Los hombres de la India clasifican a las mujeres en dos categorías: las que están disponibles y las que no. Las vacas sagradas son sus madres y hermanas. El resto es ganado para sus sueños de voyeurs y sus fantasías masturbatorias. En este país cualquier muchacha que lleve una camiseta es considerada una fresca. Y a mí casi siempre me ven con vestidos ceñidos, dirigiendo los pechos hacia la cámara, las caderas meneándose al compás de alguna melodía pegadiza. No me extraña que me hayan descrito como el sueño erótico por excelencia. Y cuanto más inalcanzable parezco, más deseable me vuelvo. Me escriben cartas con sangre, en las que amenazan con inmolarse si no les mando una foto con mi autógrafo. Algunos me remiten muestras de semen, dentro de trozos descoloridos de servilletas de papel. Me llegan propuestas de matrimonio a millares, desde el idiota del pueblo hasta operadores solitarios que llaman desde un centro de atención al cliente. Una revista para hombres me ha hecho una oferta permanente para sacarme desnuda a cambio de un cheque en blanco. Todas las mujeres me mandan rakhis que proclaman que somos hermanas, con la esperanza de recabar mi apoyo para evitar que sus hombres se descarríen. Las chicas preadolescentes me escriben cartas halagadoras, pidiéndome que rece por ellas para que con el tiempo estén tan bien dotadas como yo.

95-65-90 es mi número mágico. En esta época de silicona yo represento la belleza y las formas naturales. Soy pura anatomía, y sin embargo mi atractivo va más allá de mis medidas. Exudo una dulzura orgásmica que excita e inflama a los hombres. No me ven a mí. Sólo ven mis pechos, se pierden en ellos, se les traba la lengua, acceden a todos mis caprichos y fantasías. Llamadlo explotación cínica del ello reprimido, o la injusta prerrogativa de la celebridad, pero me ha dado todo lo que quería de la vida, y algo más.

A pesar de todos sus cambios de aspecto, la vida es indestructiblemente poderosa y placentera. Así lo dijo Friedrich Willhelm Nietzsche, mi Maestro. He extraído cada minúsculo placer de la vida durante los últimos tres años, ¿pero eso me compensa por la miseria que pasé los diecinueve años anteriores?

31 de marzo

Hoy he acudido de invitada de honor a una función que ha de honrar la memoria de Meena Kumari, la «Reina de la Tragedia», que murió hace exactamente treinta y cinco años.

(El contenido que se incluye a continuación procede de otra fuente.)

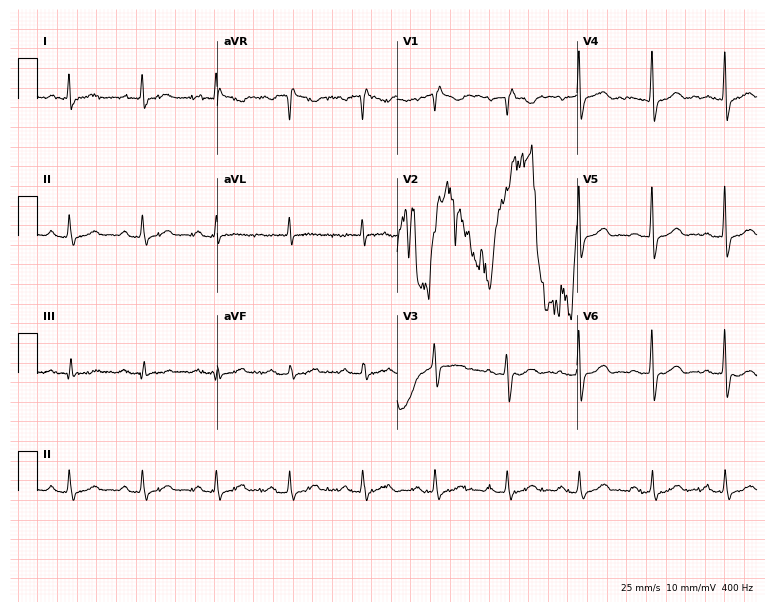
Standard 12-lead ECG recorded from a 70-year-old female patient. None of these six findings is recorded: first-degree AV block, right bundle branch block, left bundle branch block, sinus bradycardia, atrial fibrillation, sinus tachycardia. Other findings, if any, are not listed.

Ha sido un programa terriblemente aburrido, salpicado de los mismos empalagosos discursos que uno oye en todas las entregas de premios, y me ha dado que pensar. ¿Se reduce la imagen de un actor sólo a lo que se ve en la pantalla? El cine es muy unidimensional, tan sólo un chorro de luz, lo que Jean-Paul Sartre describió como «todo, nada, y todo reducido a la nada». Si fueran a juzgarme exclusivamente por mis películas, la historia me recordaría tan sólo como una muñeca vacua y sexy. Pero soy mucho más que un insignificante sueño de celuloide. Y cuando finalmente se publiquen mis diarios (expurgando lo que convenga, por supuesto), el mundo también lo reconocerá. Ya se me ha ocurrido un excelente título para el libro: Una mujer con enjundia: Los diarios de Shabnam.

19 de abril

Aishwarya Rai se ha casado hoy. ¡Gracias a Dios! Ahora probablemente dejará el cine, lo que para mí supone una rival menos. El Trade Guide del año pasado, en su lista de las diez heroínas de la industria del cine indio, me colocó en el número cuatro, justo detrás de Aishwarya, Kareena y Priyanka. Ahora soy la número tres.

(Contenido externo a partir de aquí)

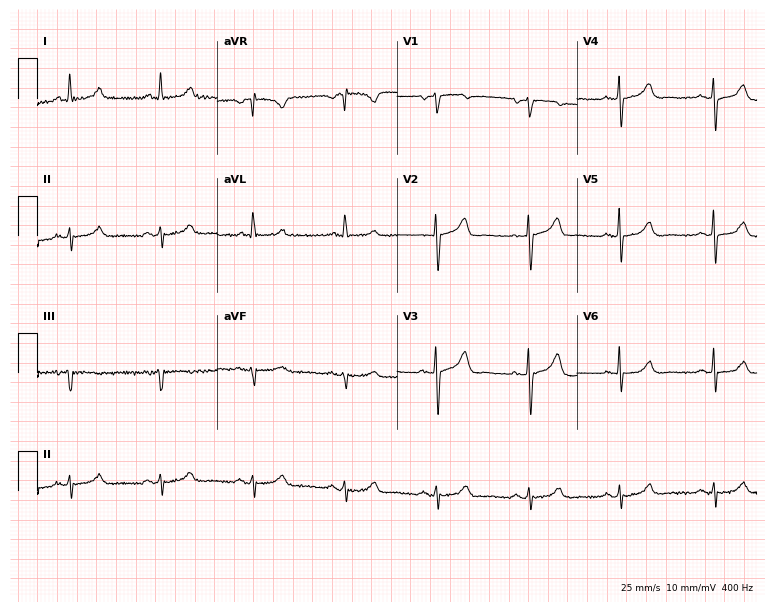
ECG (7.3-second recording at 400 Hz) — a 79-year-old female patient. Screened for six findings — first-degree AV block, right bundle branch block (RBBB), left bundle branch block (LBBB), sinus bradycardia, atrial fibrillation (AF), sinus tachycardia — none is recorded.

Pero a ojos de mis fans ya soy la número uno. Saben que he llegado tan lejos en la industria tan sólo con mi empuje, sin la ventaja de haber sido Miss Universo ni el respaldo de pertenecer a una dinastía de actores.

Sea como fuere, mi meta para este año es clara como el cristal:

Ser la número uno.

Ser la número uno.

Ser la número uno.

20 de mayo

Esta mañana ha habido un buen follón en el piso. Un equipo de seis trabajadores vestidos de mono azul ha invadido mi dormitorio y mi cuarto de baño y pretende destrozar mi tranquilidad. Los supervisa Bhola, que les grita órdenes como si fuera un ingeniero de Obras Públicas. Fue idea suya colocar luces nuevas en el cuarto de baño, de esas que van empotradas y no ves las bombillas. Son realmente bonitas, sobre todo cuando bajas la intensidad, y parecen estrellas en el cielo nocturno. En el dormitorio, va a reemplazar mi viejo candelabro de Firozabad por uno nuevísimo de Swarovski y cambiar algunos cables defectuosos.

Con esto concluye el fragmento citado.